Sher keeps that distance at the forefront of the production so we are rooting for Eliza’s success (on whatever terms she can makes for herself) rather than her acquiescence. As she teeters at Ascot in a stylish dress or as she takes to the dance floor at the embassy ball, we are there for her. Even Higgins concedes, “Eliza can do anything.” We want to see her try.
Eventually, Higgins’ spell over Eliza shatters and she fights her way back to herself. Most importantly, Sher doesn’t derail her from that path even if that has been the more traditional reading of this musical. The choices he makes for the ending feel authentic to the material and appropriate for this woman who is far too bright and too self-knowledgeable to backtrack.
Ambrose, who is making her Broadway musical debut, has a lovely soprano. Her acting can come across as a little overwrought in certain scenes with her face contorting beyond the exaggerated requirements of Eliza’s diction. But when she must act through song she is remarkably probing. Even more, when she is not speaking, her reactions make Eliza an active, evolving presence and her delicate character work is clear. Her Eliza is harder to forget as the many loud men in her life try to pull our focus.
Hadden-Paton straddles the line between nearly but not charming and exasperating fool. He makes you believe he could love Eliza in his limited, backwards way but we’re not craving that. We can tolerate him but we never embrace him and this standoffishness helps us fight for Eliza to see the light.
Jordan Donica is an ardent and sweet Freddy Eynsford-Hill and his “On the Street Where You Live” made me cry (it is my musical theater kryptonite). In addition, it was nice to see the generally diverse production embrace color conscious casting for the Eynsford-Hill family.

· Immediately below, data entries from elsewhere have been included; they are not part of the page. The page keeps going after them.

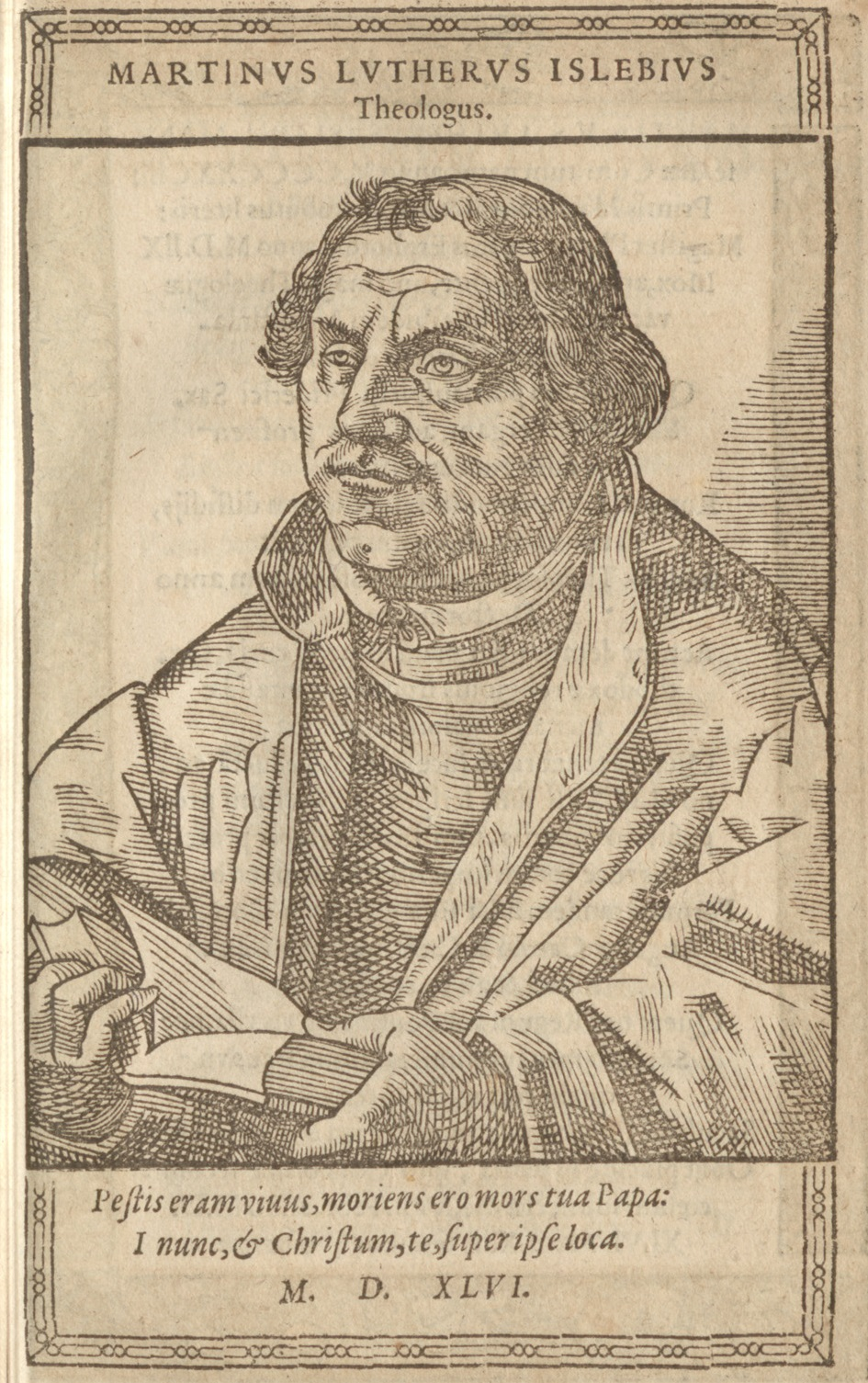 Holzschnitt-Porträt Martin Luthers mit der lateinischen Inschrift: "Lebend war ich dir eine Pest; sterbend werde ich dein Tod sein, Papst. Geh nun, und stelle selber Christus über dich." Jahreszahl 1546 (Todesjahr Luthers)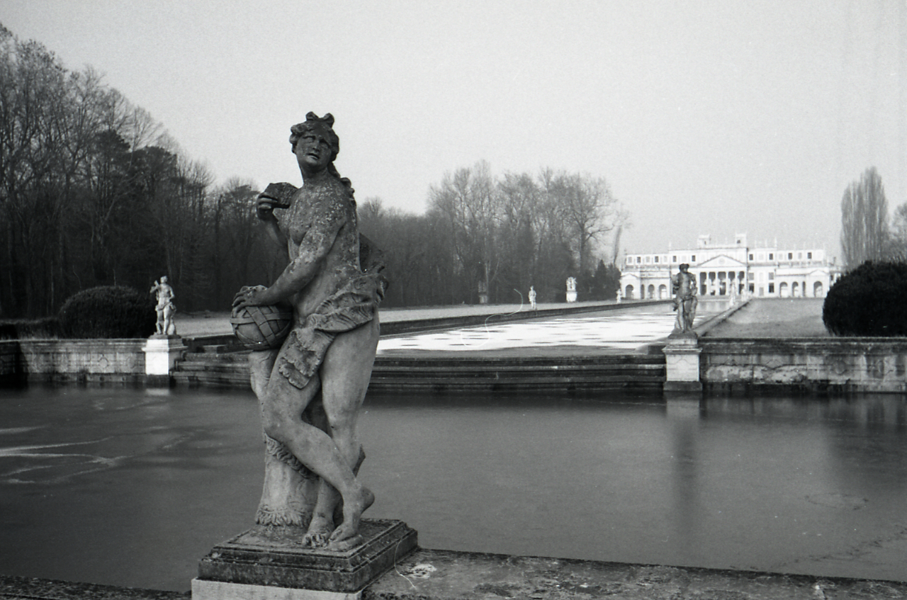 Serie fotografica : Stra, 1966 / Paolo Monti. - Strisce: 7, Fotogrammi complessivi: 35 : Negativo b/n, gelatina bromuro d'argento/ pellicola ; 35 mm. - ((I fotogrammi hanno una doppia numerazione. . - Sul portanegativi: Leica V Adox 21. - Sul dorso del portanegativi Monti specifica: "Bosco, parco, sculture. Vedute e particolari". - Occasione: Pubblicazione: Giovanni PREVITALI, Federico ZERI (a cura di), Storia dell'arte italiana, Torino, Einaudi, 1979 e segg. - Fonte: Agenda di Paolo Monti: Monti 4° / Archivio Negative (s.d.), presso Archivio Paolo Monti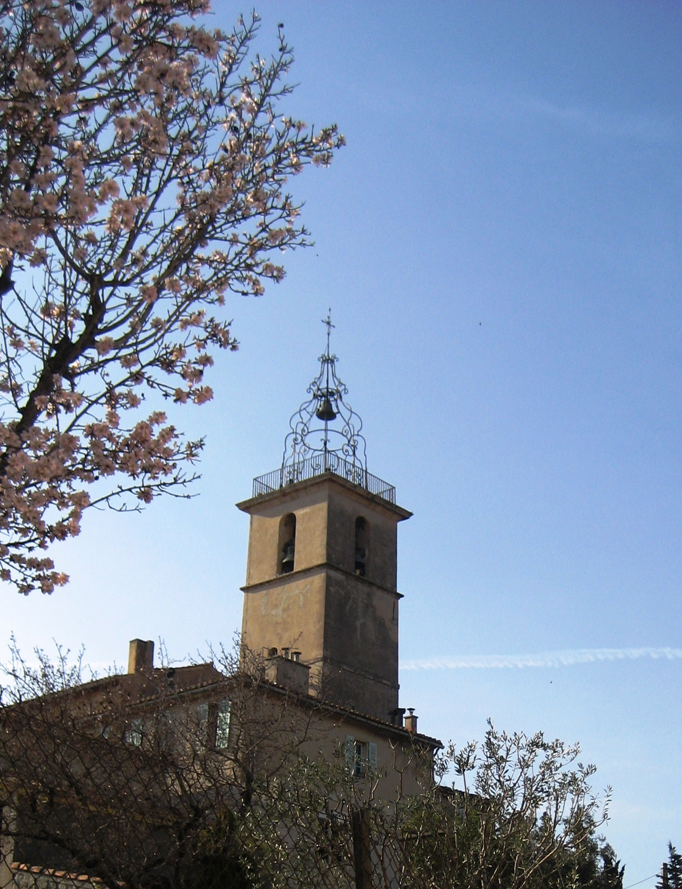 Exemple de clocher avec campanile en fer forgé et cloches installées dans les baies.

As for the design, there is a breathtaking moment of dramatic silhouette for the Ascot races. Costumes rather than set define it. I almost wished there was more representational design like this. Otherwise it is quite literal. With quick location changes, Sher employs flat-style street scenes placed by hand which look cartoonish. But no expense was spared on Higgins large home which rotates on a turntable giving us a look into multiple rooms. The sumptuous costumes on the entire cast situate us in time. But before we get lost in the fantasy of fabulous gowns (though they are), suffragettes march through one of the street scenes. We’re reminded exactly where we are standing–then and now–and what fights are on the horizon. It’s no question that this production does too.